At a cabinet briefing last Tuesday afternoon, Industry and Commerce Minister Mangaliso Ndlovu said government’s drive to restructure 43 state-owned enterprises had gathered pace starting with the resuscitation of yesteryear steelworks giant, Ziscosteel and the partial privatisation of fertiliser and chemicals manufacturing company, Chemplex Corporation.
To wean off loss-making entities that are currently hemorrhaging state coffers, the government has given under-performing parastatals such as NetOne, TelOne and People’s Own Savings Bank (POSB) between six and nine months to conclude privatisation deals.
The above developments and a lot more measures, is what will take our economy forward.
Tough decisions have to be taken along the way as some entities continue to operate under 1965 Universal Declaration of Independence business models.
In 2016, for example, 38 out of 93 audited state enterprises incurred a combined $270 million loss because of dislocated corporate governance practices, corruption and ineffective control mechanisms.
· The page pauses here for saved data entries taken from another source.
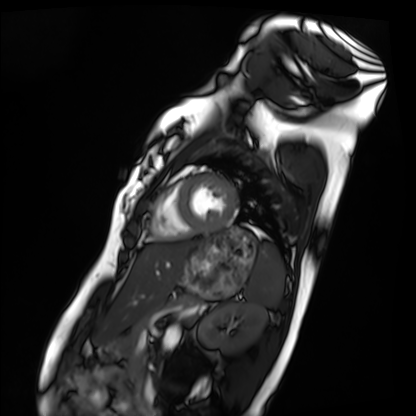
Cardiac MRI.
Subject group: healthy volunteer.
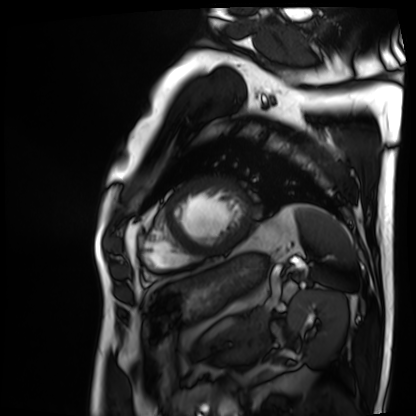
modality: cardiac MRI
cohort: patient
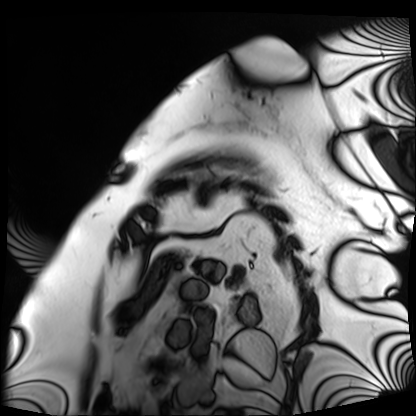
{"modality": "cardiac MRI", "cohort": "patient"}
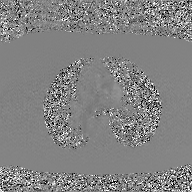
2D phase-contrast cine MRI of the ascending aorta, GAN super-resolution reconstruction.
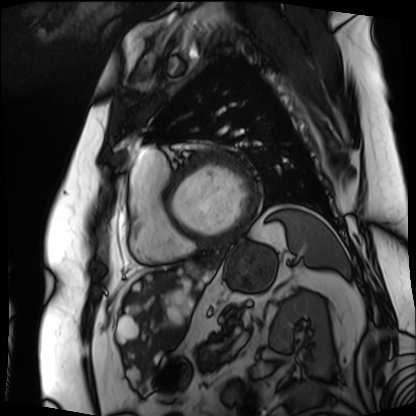
Q: What kind of scan is this?
A: Cardiac MRI.
Subject group: patient.
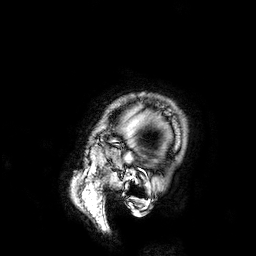
Clinical context:
3 Tesla brain MRI. Series: 3D T1-weighted. Study: ring-enhancing brain masses.
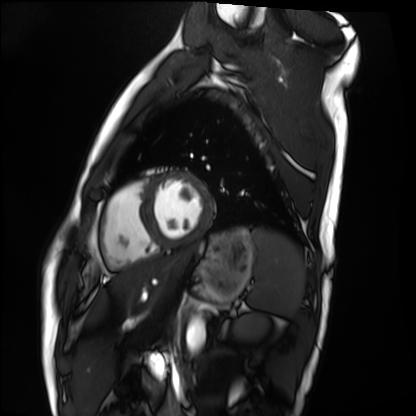
modality: cardiac MRI | subject group: healthy volunteer.
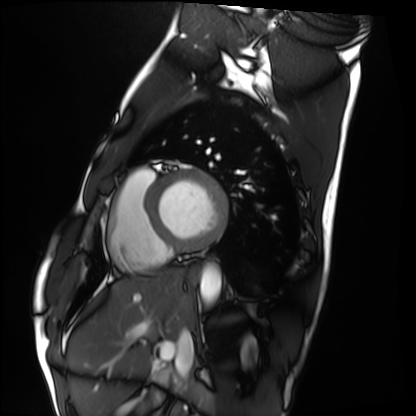
modality: cardiac MRI
subject group: healthy volunteer
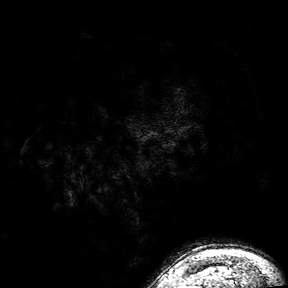
3 Tesla brain MRI. Series: 3D T1-weighted turbo field echo with SENSE. Study: ring-enhancing brain masses.

Finance and Economic Development Minister, Professor Mthuli Ncube said recently that the Treasury spent half a billion dollars supporting struggling state enterprises and parastatals over the last two years.
The taxpayer has borne the brunt of all this decay.
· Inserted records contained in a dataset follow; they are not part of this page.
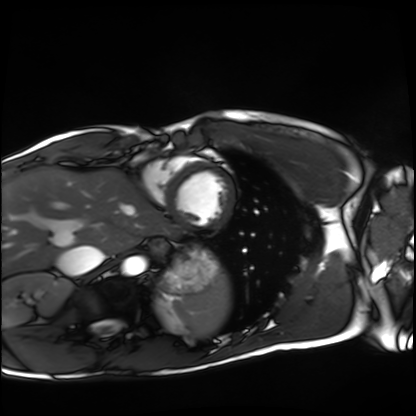
  modality: cardiac MRI
  cohort: healthy volunteer
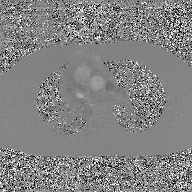
2D phase-contrast cine MRI of the ascending aorta, GAN super-resolution reconstruction.
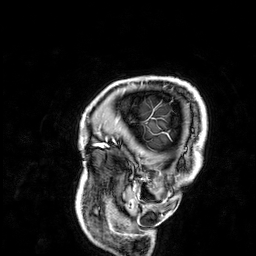
Summary:
3 Tesla brain MRI. Series: 3D T1-weighted. Study: ring-enhancing brain masses.
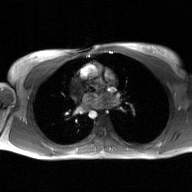
| field | value |
|---|---|
| modality | 2D phase-contrast cine MRI of the ascending aorta, GAN super-resolution reconstruction |
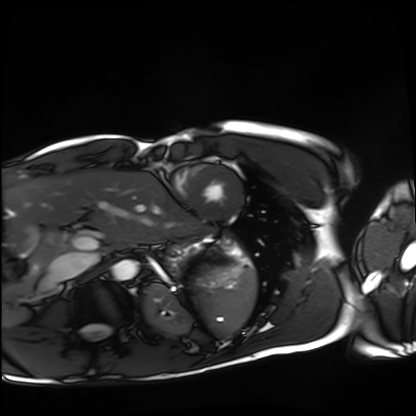
modality: cardiac MRI; subject group: healthy volunteer.

It is unacceptable that such entities, which are supposed to be driving economic growth, continue demanding lifelines.
It is worth noting that these entities used to contribute 40 percent to the economy, but have seen them run down and now contributing an insignificant two percent.
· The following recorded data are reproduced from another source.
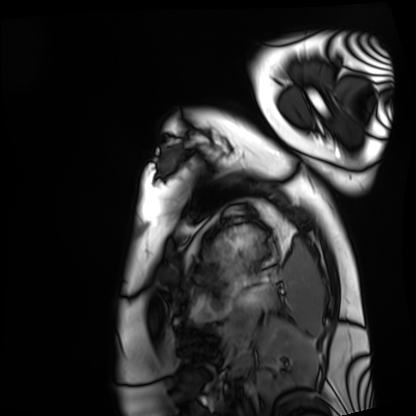
modality: cardiac MRI
subject group: healthy volunteer
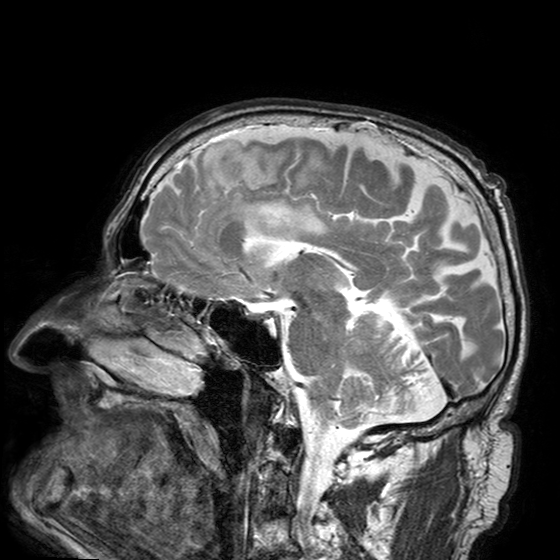
<case>
<modality>
  <type>brain MRI</type>
  <field_strength>3T</field_strength>
</modality>
<series>T2-weighted turbo spin echo with SENSE</series>
<study_topic>ring-enhancing brain masses</study_topic>
</case>

What is refreshing is that if Ncube’s proposal for a bloodbath on the deadwood succeeds this could reap proceeds of up to $350 million next year.
It is such plausible determination and resoluteness that can bring our ailing economy out of the doldrums.
There are also reports that some companies will be liquidated which is a welcome development.
There is need for these parastatals to revise their business models and in the process modernise their operations in line with world’s fast moving trends.
It is the attitude of business as usual and applying archaic methods which saw companies such as the Cold Storage Commission and POSB biting the dust.
They could not match the efficiency and diligence of private sector players who came up with innovative models of transacting both locally and internationally.
Bernado Martinez, managing director at Funding Circle in the United States says; “Customers today have more choices than ever, and they have shown they will gravitate towards those who prioritise the delivery of fast, seamless and personalised service. This is true whether they are ordering lunch, getting their car repaired or making a financial transaction. In my industry of financial services, we’ve already seen large legacy companies start to fall behind smaller startups who offer better user experiences.”
Great piece of advice to our own parastatals in Zimbabwe.
There is need for these entities to embrace technology as the fulcrum of operations for easy market intelligence, to learn new trends and avoid red tape.
Through social media interactions they will be able to interact with their publics and stakeholders, although technology will not replace the human touch.
Like what English naturalist, geologist and biologist Charles Darwin said: “It is not the strongest of the species that survives, nor the most intelligent; it is the one most adaptable to change.”
It is time for these companies to change or face extinction.